Anonymous wrote:
Anonymous wrote:
Anonymous wrote:
Anonymous wrote:For those that are shocked by difficulty in admission, doesn't this FAQ from MCPS cover a lot of it:
My child scores for the various criteria are in the 90+ percentiles, why did my child not get
selected?
This year, the process looked at all fifth grade elementary students in 80 elementary schools. This
changed our examination of student need for magnet programs to considering over 4,000 Grade 5
students – a sharp increase to the previous traditional parent application process which yielded a look
at fewer students, 700 to 800 applicants total.
This year’s process included looking at the Grade 5 report card, reading level, math enrichment access,
MAP-R and MAP-M, PARCC performance in reading and math, student questionnaire, student voice
and the outside assessment. An additional variable of looking at students through the lens of comparable
academic peer group within a school accessing enriched and acceleration instruction in core content
areas, was part of the process.
Your child, while high performing, has an academic peer group within her local school and doesn’t
present as an outlier within that group. We encourage you to work with your local middle school
principal for programming and grouping practices.

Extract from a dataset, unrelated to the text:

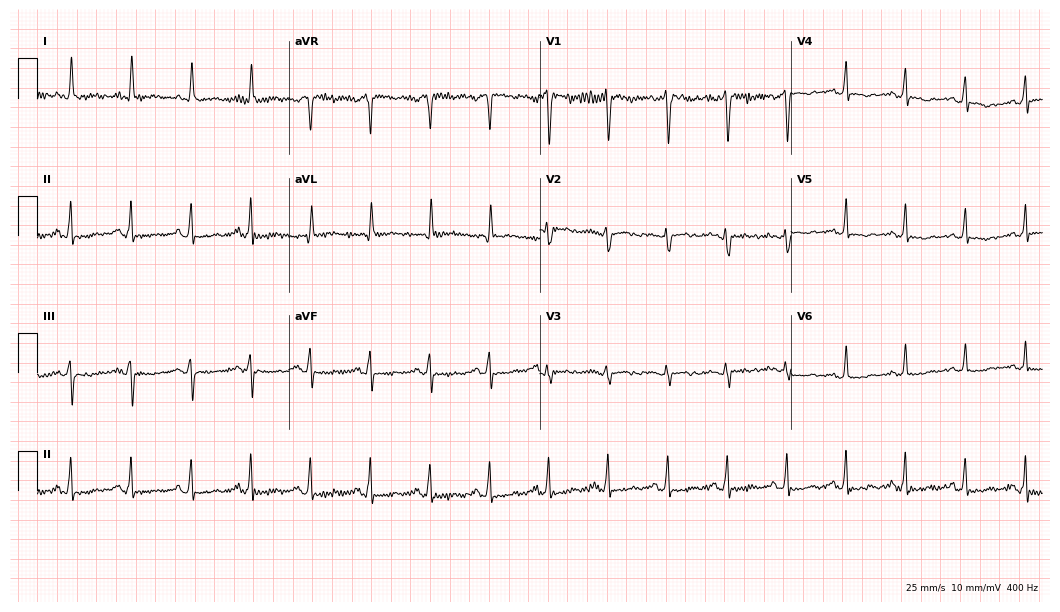
Resting 12-lead electrocardiogram (10.2-second recording at 400 Hz). Patient: a 46-year-old female. None of these six findings is recorded: first-degree AV block, right bundle branch block, left bundle branch block, sinus bradycardia, atrial fibrillation, sinus tachycardia.

What a shame for the last sentence on this FAQ answer! It’s like it’s all your fault to be smart and work hard and can afford a W cluster house. Now wipe your own ass cos it’s none of my business any more. Shame on MCPS!
+1 That's really ridiculous.
+2. They encourage parents to 'work with middle school principal for grouping practices'? So now it's the parents' job to hound teachers to create 'programming and grouping' for their children?
That really doesn't make any sense whatsoever, especially given the fact that there is no clearly defined curriculum, very little information on existing grouping and programming, and, most importantly, no guarantees that anyone anywhere will take parents' suggestions seriously.